Is there a mathematical statement that is linking integer limits to real limits?

The equidistribution theorem is a useful tool for proving that some limits over $\mathbb{N}$ (do not) exist or some series are (not) converging, but in general $\lim_{n\to +\infty}f(n)$ may exist even if $\lim_{x\to +\infty}f(x)$ does not: just take $f(x)=\sin(\pi x)$. On the other hand, it is trivial that $\lim_{x\to +\infty}f(x)=C$ implies $\lim_{x\to +\infty}f(n)=C$. In our case $\lim_{x\to +\infty}f(x)$ does not exist and neither it does $\lim_{n\to +\infty} f(n)$, but that is tricky.
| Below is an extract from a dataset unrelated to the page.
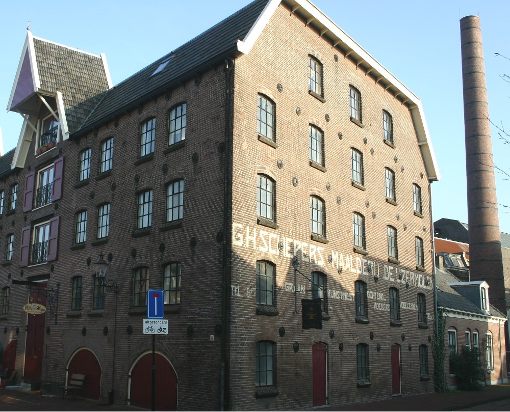 Zelf gemaakte foto. Bij het noemen van bron (Wikipedia) en auteur (T. Nijeholt) mag dit vrij overgenomen worden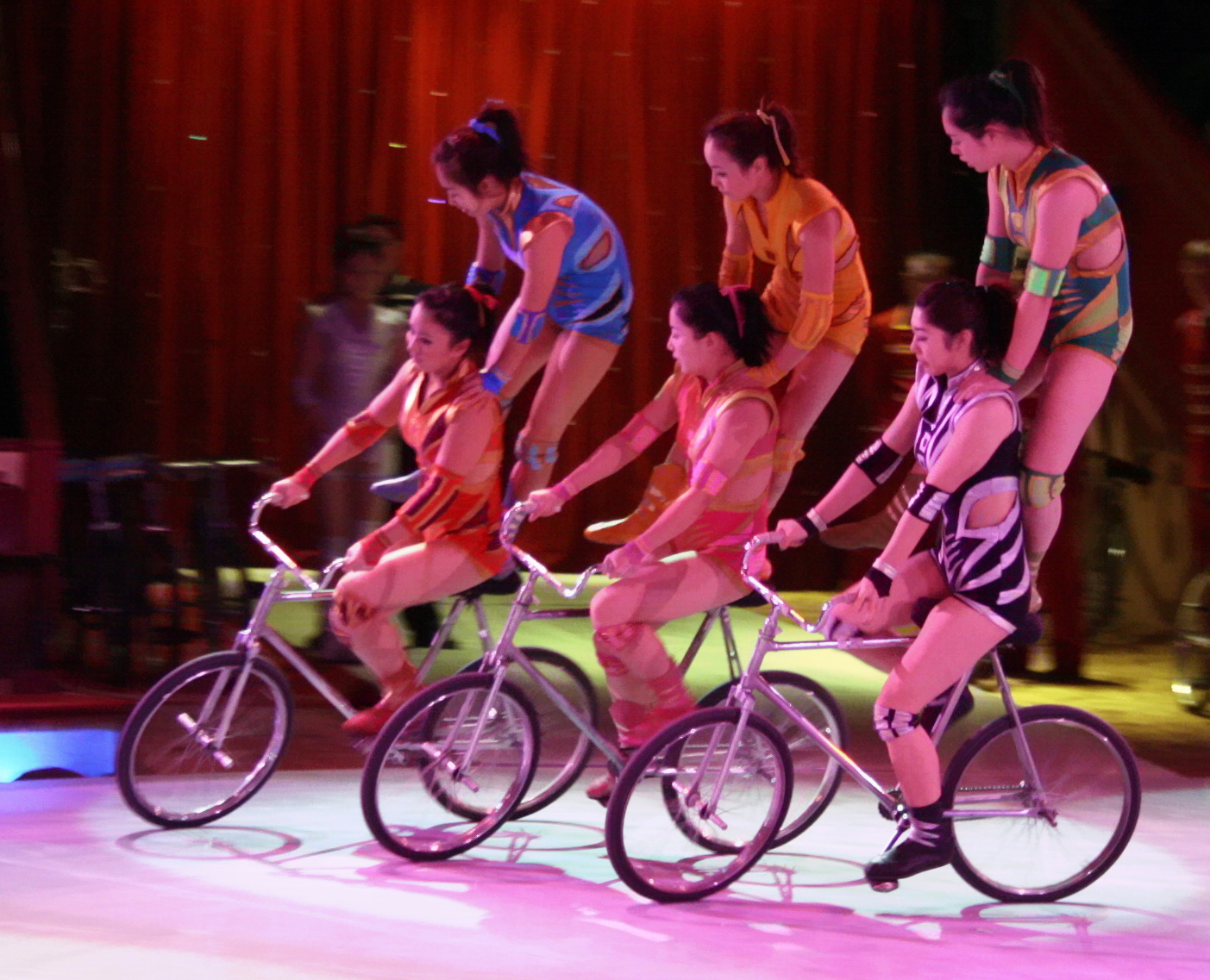 TRUPPE DALIAN Fahrradartisten vom chinesischen Staatszirkus.

Take a convergent $\frac{p_k}{q_k}$ of the continued fraction of $\frac{\pi}{2}$ with $q_k$ being odd: we have $$ \left| \frac{p_k}{q_k}-\frac{\pi}{2} \right|\leq \frac{1}{q_k^2}, $$ hence $|\sin(p_k)|$ is less than $\frac{1}{q_k}$ apart from $1$ and $\cos(p_k)$ is less that $\frac{1}{q_k}$ apart from zero, hence if $q_k$ is big enough we have $\left|\frac{\tan(p_k)}{p_k}\right|\geq\frac{1}{2}$, so $\limsup_{n\to +\infty}|f(n)|\geq\frac{1}{2}$. With the same technique we may also find a subsequence proving $\liminf_{n\to +\infty} |f(n)|\leq \frac{1}{3}$, so the limit does not exist.


If a function $f$ is continuous, then for any sequence $x_n\to x_0$, $$\lim_{x_n\to x_0} f(x_n)=f(x_0),$$ and in particular if $x_0=\infty$, $$\lim_{n\to\infty}f(n)=\lim_{x\to\infty}f(x)$$ for real $x$ and natural $n$. However this is not the case since $\tan$ is not continuous, and in fact it does not even make sense to say $$\lim_{x\to\infty}\frac{\tan x}{x}$$ because this is only definied if all sequences converging to infinity give the same limit.

So in short, yes, you have to use natural numbers, which does make the question more difficult but also more interesting.

In fact I am starting to think that the limit does not exist in this case either, since the decimal expansion of $\pi/2$ has arbitrarily long sequences of zeros (I don't know if this is even known?), and so $\tan n$ becomes arbitrarily large. But I may be wrong.

EDIT: I'm sorry I just realized Jack D'Aurizio answered that beautifully.